10 Facts About Life Expectancy in Kenya

  1. High poverty rates: More than 50 percent of people live below the poverty line. In addition, in Kenya, 40 percent of people live on less than two dollars a day.
  2. High child mortality rates: The under 5 mortality rate in Kenya lands at 85 deaths per 1,000 births. This number is dramatically higher than the global average of 40. This is a huge issue, as the World Bank claims the number one way to increase life expectancy is to reduce child mortality.
  3. Number of physicians: There is one doctor for every 10,000 people in Kenya. In addition, the country’s health care system has historically been dysfunctional. This manifested into a 100-day strike in 2017 by doctors over poor working conditions and pay. It was followed, late that year, by a nurse’s strike for similar reasons. This has led to overloaded and under-resourced facilities, which dis-incentivizes people to go into the field.

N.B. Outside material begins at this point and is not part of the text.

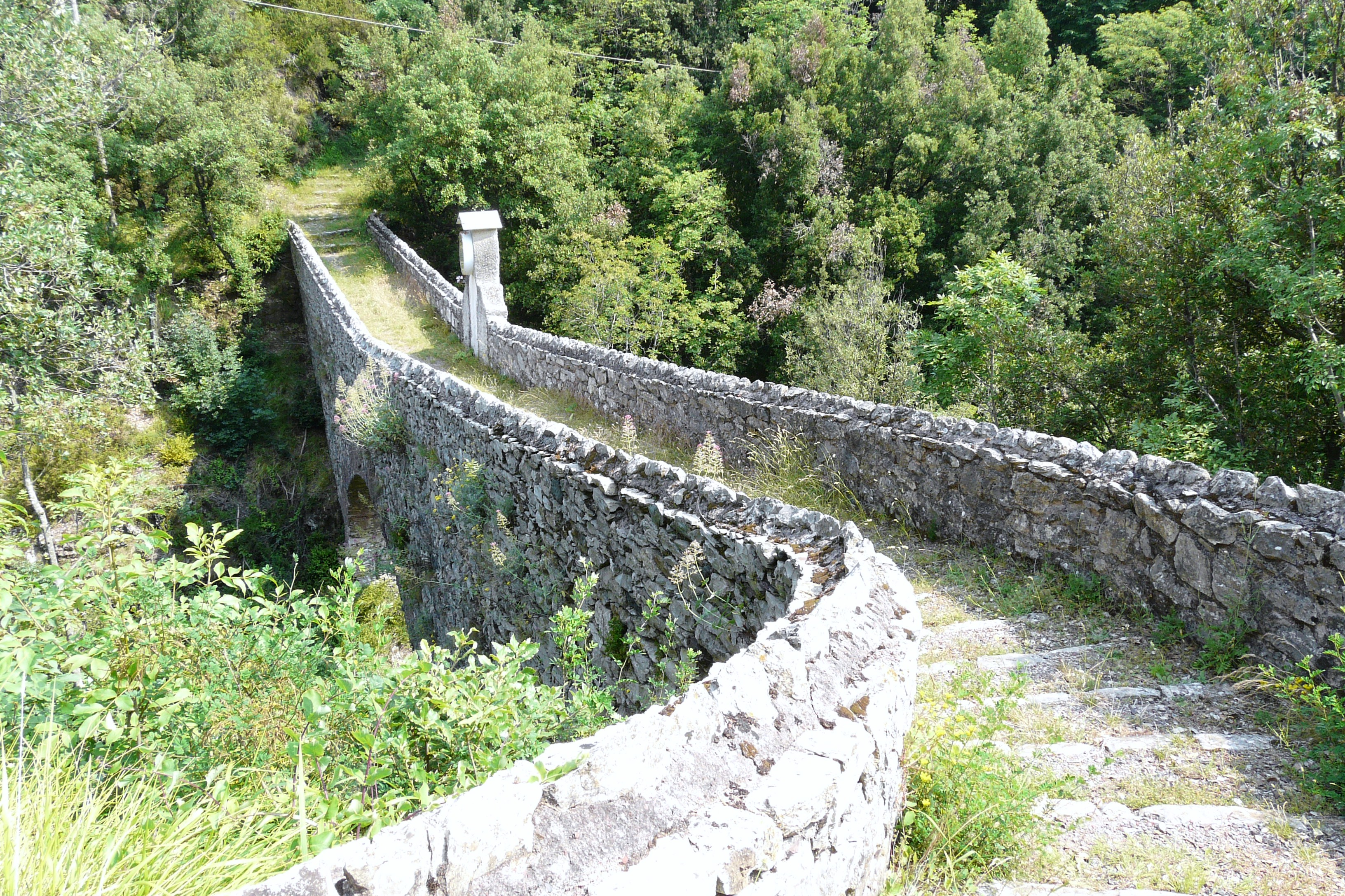 Ponte tra i borghi di Nascio e Cassagna, Ne, Liguria, Italia

  4. Lack of admittance to public hospitals: Because of the disorganization in the public health system, almost no patients get admitted into Kenya’s public health facilities. This creates an especially tremendous impact on the maternal mortality rate, as women do not have access to proper birthing spaces. This is one unfortunate truth in the 10 facts about life expectancy in Kenya.
  5. Lack of medical student retention: The presence of a broken health care system establishes a negative image of the medical field in Kenya. Therefore, 40 percent of Kenyans who graduate with medical degrees choose to find work elsewhere. This furthers the national shortage, preventing millions of people from having access to medical needs.

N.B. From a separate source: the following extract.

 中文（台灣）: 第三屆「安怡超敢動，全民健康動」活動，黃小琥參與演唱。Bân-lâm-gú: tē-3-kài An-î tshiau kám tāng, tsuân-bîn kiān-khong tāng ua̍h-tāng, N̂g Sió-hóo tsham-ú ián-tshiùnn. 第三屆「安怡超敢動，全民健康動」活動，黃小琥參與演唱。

  6. Lack of access to clean water: While millions of people in first world countries do not stop to think about how much water they use on a daily basis, around 60 percent of Kenyans do not have access to clean water. Thus, there is an extremely high nationwide risk of contracted water-borne diseases such as malaria, cholera and typhoid fever.
  7. No universal health care system: Kenya’s government does not offer a universal health care system, so millions of people are uninsured. On account of this, many avoid clinical care–which is oftentimes necessary. Under this system, small treatable issues tend to develop into potentially fatal diseases.
  8. Poorly kept health facilities: Since the government lacks adequate funding to keep the hospitals clean and sanitary, many fall into disrepair. Additionally, the lack of resources creates a shortage of medical equipment and a poorly operated management system.
  9. Kenya Quality Model for Health: In 2018, Germany’s Federal Ministry for Economic Cooperation and Development partnered with the group Amref Health Africa to create a set of national health standards called the Kenya Quality Model for Health. Currently, workers are being trained in KQMH nationwide in over 47 facilities, while they receive monthly visits from Amref trainers. This program will hopefully improve the quality of care in Kenya and in turn life expectancy.
  10. Expansive treatment measures are being implemented: The lack of health care access mainly centers around rural western Kenya, where transportation is frequently an issue. In 2018, the Academic Model Providing Access to Healthcare (AMPATH) joined with the Abbott Fund to help solve this problem. The partnership has trained more than 1,000 workers to deliver doses of insulin to people with diabetes mainly in western Kenya. They have also invested $5 million to screen people for diabetes and provide them with the proper medical instruments. This unique approach to health care will hopefully expand to other treatments, decreasing the number of people who do not receive care.